The itinerary for our Jan. 29-Feb. 8 cruise on the Island Princess:
Jan. 29th departed Port Everglades, Florida around 5 p.m.
The port has special workers to cast off the lines. Only two cruise ships in port that day, often 6-8.
Jan. 30th At Sea Could see the eastern coast of Cuba in the distance much of the daylight hours. One TV channel had a map showing our progress on our route, naming any nearby land.
Jan. 31st Arrived and moored at Falmouth, Jamaica, early morning.
Originally, we were to be in Ocho Rios. I didn't want to stay in Falmouth but see some of the countryside, so we took an excursion to Good Hope Plantation.
The fenced-in terminal was built by several cruise lines to open up a new tourist port in Jamaica. It can only handle two ships at a time. As soon as our bus exited, we saw piles of garbage dumped along the side of the road. The houses were ramshackle and the streets unclean. Obviously a poor country. Usain Bolt the Olympic runner is originally from Falmouth.
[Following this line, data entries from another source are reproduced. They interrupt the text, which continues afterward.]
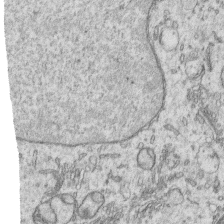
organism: Human
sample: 1205lu cells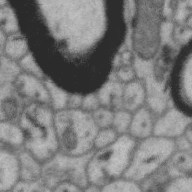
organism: Zebra finch
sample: Brain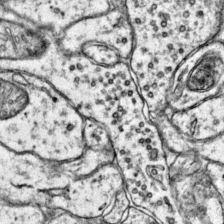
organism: Mouse
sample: Primary visual cortex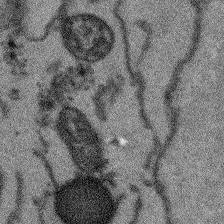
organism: Arabidopsis thaliana
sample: Root tip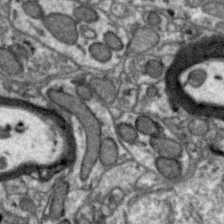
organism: Zebra finch
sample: Brain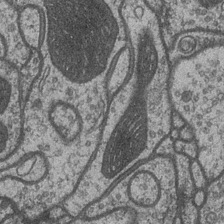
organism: Drosophila
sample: Optic medulla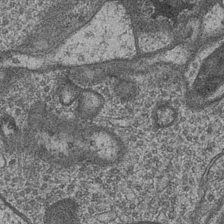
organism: Drosophila
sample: Optic medulla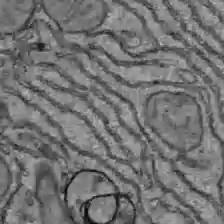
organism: C57BL Mouse
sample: Liver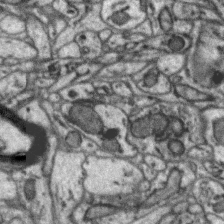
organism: Zebra finch
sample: Brain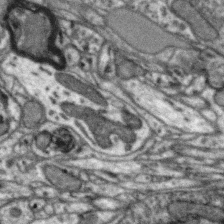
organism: Zebra finch
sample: Brain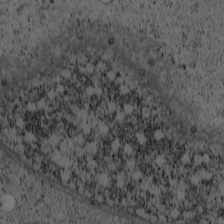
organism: African green monkey
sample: COS-7 cells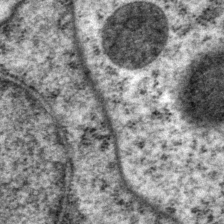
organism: P. pacificus
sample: Pharynx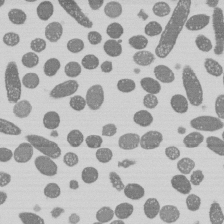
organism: E. coli
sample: Bacterial nucleoid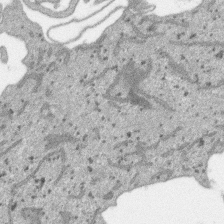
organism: Human
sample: Lung epithelial cells infected with SARS-CoV-2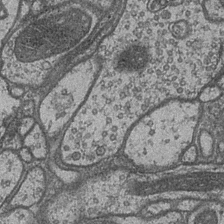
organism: Drosophila
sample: Optic medulla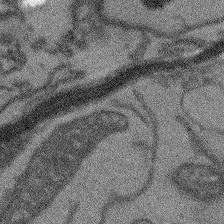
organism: Arabidopsis thaliana
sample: Root tip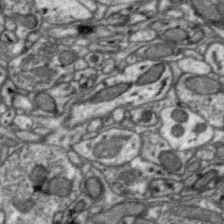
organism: Zebra finch
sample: Brain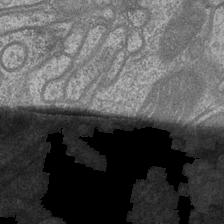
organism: Drosophila
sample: Optic medulla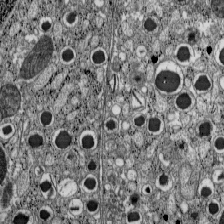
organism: C57BL Mouse
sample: Pancreatic islet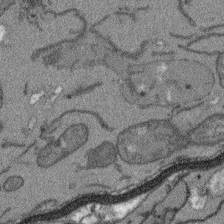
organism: Arabidopsis thaliana
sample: Root tip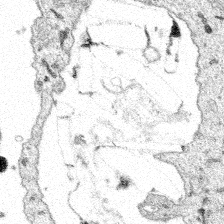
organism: Spongilla lacustris
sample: Multiple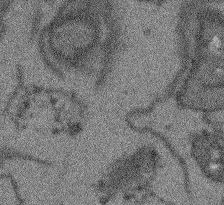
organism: Arabidopsis thaliana
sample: Root tip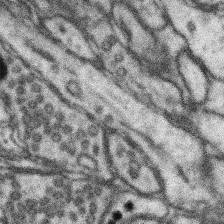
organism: Mouse
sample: Somatosensory cortex neuropil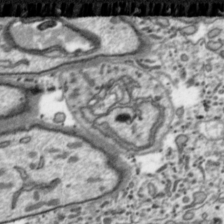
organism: Toxoplasma gondii
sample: Parasites in a vacuole inside a host cell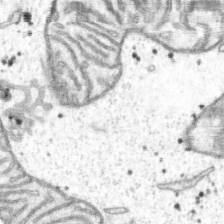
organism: Human
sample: HeLa cells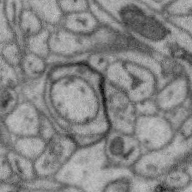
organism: Zebra finch
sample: Brain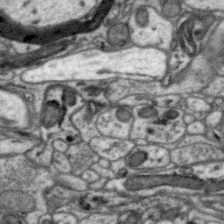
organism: Zebra finch
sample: Brain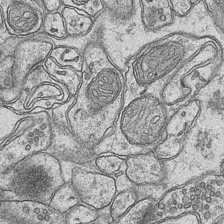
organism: Mouse
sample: CA1 Hippocampus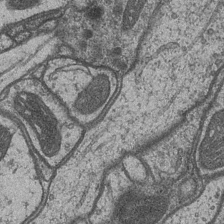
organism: Drosophila
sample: Optic medulla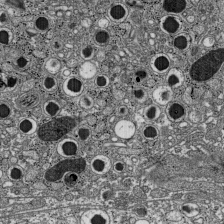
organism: C57BL Mouse
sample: Pancreatic islet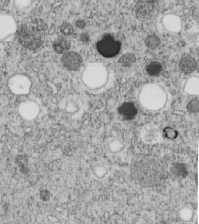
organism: C. elegans
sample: C. elegans embryo early stage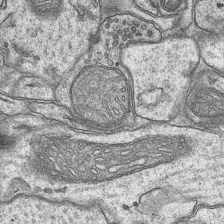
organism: Mouse
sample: CA1 Hippocampus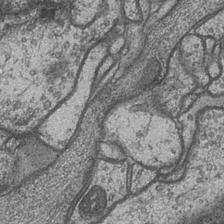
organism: Drosophila
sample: Optic medulla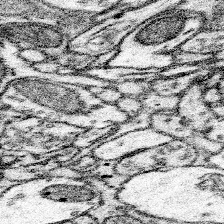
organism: Mouse
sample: Somatosensory cortex neuropil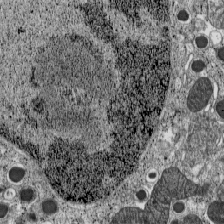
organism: C57BL Mouse
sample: Pancreatic islet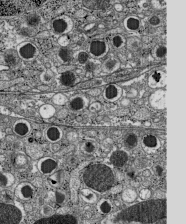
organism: C57BL Mouse
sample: Pancreatic islet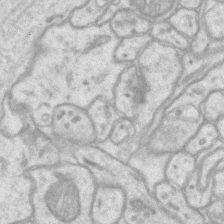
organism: Mouse
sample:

Falmouth port was established in 1769 to handle the large quantities of sugar leaving and slaves entering the country. Good Hope was one of the largest plantations, 2000 acres, mostly growing sugarcane. Some of the cane was processed into sugar, some made into rum.
Good Hope Great House built circa 1774 |
The great house had a bathtub. The Jamaicans figured out how to pipe water into the mansions before U.S. Colonists.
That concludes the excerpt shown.